Phototropism of the wild-type (A, B, E and F) or axr2-1 (C, D, G and H) inflorescences affected by NAA application on the shoot apical region (A to D) or decapitation (E to H). Images were taken before (A, C, E and G) and after unilateral blue-light irradiation at 53 μmol s−1 m−2 for 24 hr from the left side (B, D, F and H). Stems without any treatments are indicated by circles, and NAA-treated or decapitated stems are indicated by triangles. Bar, 2 cm. Pictures are taken from the study of Sato et al.8
Figure 2.
Phototropic responses of intact or decapitated inflorescences or inflorescences treated with NAA or NPA. Phototropic curvature was induced by unilateral blue-light irradiation at 53 μmol s−1 m−2 for 24 hr. Ninety degrees indicates the direction of the blue-light source, and 0 degrees indicates vertically upward. When inflorescences exhibited circumnutation, the value indicated is a mean of angles observed in one period. phot1 phot2 is a double mutant of phototropins. Data are reconstituted from those in Sato et al.8
We also examined gravitropism in axr2 inflorescences, and found that this was partially restored under white-light. In fact, wild-type stems also showed a faster gravitropic response in the light than in the dark. In spite of the agravitropic nature of axr2 stems, amyloplasts in the axr2 endodermis sedimented normally. Either application of NAA or NPA, or decapitation slowed down gravitropism in wild type and axr2 inflorescence stems; in some cases, it had no significant effect. These results suggest that levels of auxin or auxin signaling which are limiting for phototropic responses in stems are almost optimal for stem gravitropism.

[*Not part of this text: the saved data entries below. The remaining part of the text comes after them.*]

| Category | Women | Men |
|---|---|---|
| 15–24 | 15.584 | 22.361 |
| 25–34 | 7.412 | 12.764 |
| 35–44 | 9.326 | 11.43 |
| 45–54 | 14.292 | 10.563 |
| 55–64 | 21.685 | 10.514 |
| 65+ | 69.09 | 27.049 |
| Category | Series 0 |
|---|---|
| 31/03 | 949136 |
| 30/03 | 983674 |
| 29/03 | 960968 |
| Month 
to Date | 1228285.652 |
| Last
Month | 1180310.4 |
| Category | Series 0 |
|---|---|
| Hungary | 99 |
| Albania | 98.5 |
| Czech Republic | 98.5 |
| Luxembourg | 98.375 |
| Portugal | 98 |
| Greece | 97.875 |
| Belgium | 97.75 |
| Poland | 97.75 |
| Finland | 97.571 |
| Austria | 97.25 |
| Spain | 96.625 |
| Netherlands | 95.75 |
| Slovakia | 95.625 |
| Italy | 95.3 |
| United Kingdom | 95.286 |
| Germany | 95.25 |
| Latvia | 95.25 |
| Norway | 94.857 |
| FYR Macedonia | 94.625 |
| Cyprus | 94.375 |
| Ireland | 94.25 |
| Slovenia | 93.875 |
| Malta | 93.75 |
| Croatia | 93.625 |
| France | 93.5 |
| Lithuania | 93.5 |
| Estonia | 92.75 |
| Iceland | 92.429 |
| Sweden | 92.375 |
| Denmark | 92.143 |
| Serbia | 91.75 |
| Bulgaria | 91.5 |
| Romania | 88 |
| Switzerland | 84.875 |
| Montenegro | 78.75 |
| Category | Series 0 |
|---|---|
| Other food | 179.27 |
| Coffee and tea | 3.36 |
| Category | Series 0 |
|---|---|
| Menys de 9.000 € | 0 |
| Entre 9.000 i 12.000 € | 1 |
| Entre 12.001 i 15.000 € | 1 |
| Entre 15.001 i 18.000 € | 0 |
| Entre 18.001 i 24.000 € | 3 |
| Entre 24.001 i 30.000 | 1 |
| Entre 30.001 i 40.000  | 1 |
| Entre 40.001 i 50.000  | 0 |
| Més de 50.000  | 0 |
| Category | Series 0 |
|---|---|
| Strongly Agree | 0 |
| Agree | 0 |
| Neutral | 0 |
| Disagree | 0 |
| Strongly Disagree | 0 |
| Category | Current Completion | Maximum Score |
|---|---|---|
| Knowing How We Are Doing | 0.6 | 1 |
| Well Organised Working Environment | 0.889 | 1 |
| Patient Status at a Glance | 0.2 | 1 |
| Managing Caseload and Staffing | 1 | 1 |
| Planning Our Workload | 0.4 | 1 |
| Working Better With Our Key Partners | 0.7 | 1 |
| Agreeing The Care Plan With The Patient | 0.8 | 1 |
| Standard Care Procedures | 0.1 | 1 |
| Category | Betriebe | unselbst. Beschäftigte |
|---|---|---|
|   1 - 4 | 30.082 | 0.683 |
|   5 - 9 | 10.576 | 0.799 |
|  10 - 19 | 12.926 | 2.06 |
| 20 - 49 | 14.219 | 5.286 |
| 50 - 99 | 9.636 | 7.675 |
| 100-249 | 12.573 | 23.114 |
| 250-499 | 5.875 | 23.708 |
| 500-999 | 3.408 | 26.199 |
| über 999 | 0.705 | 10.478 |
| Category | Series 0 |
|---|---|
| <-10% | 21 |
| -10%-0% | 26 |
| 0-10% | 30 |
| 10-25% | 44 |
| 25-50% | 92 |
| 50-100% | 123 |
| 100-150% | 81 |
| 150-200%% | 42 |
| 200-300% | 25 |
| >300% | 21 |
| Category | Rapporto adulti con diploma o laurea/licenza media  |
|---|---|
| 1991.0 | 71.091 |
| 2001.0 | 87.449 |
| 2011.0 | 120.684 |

To determine the significance (if any) of the endodermis in stem phototropism, we made transgenic Arabidopsis (pSCR:GFP-axr2) that expressed a GFP-axr2 fusion protein driven by the endodermis-specific SCARECROW promoter. Gravitropism in the inflorescences of the transgenic lines was compromised, as in axr2, but the phototropic response was normal. Furthermore, neither gravitropism nor phototropism in etiolated hypocotyls of the transgenic lines was affected. These results confirm a previous finding that the endodermis plays a critical role in stem gravitropism, but not in phototropism.7
Funding
This work was supported in part by a Grant-in-Aid from Ministry of Education, Culture, Sports, Science and Technology, Japan to K.T.Y. (19060008). S.S. was supported by Research Fellowship for Young Scientists of Japan Society for the Promotion of Science.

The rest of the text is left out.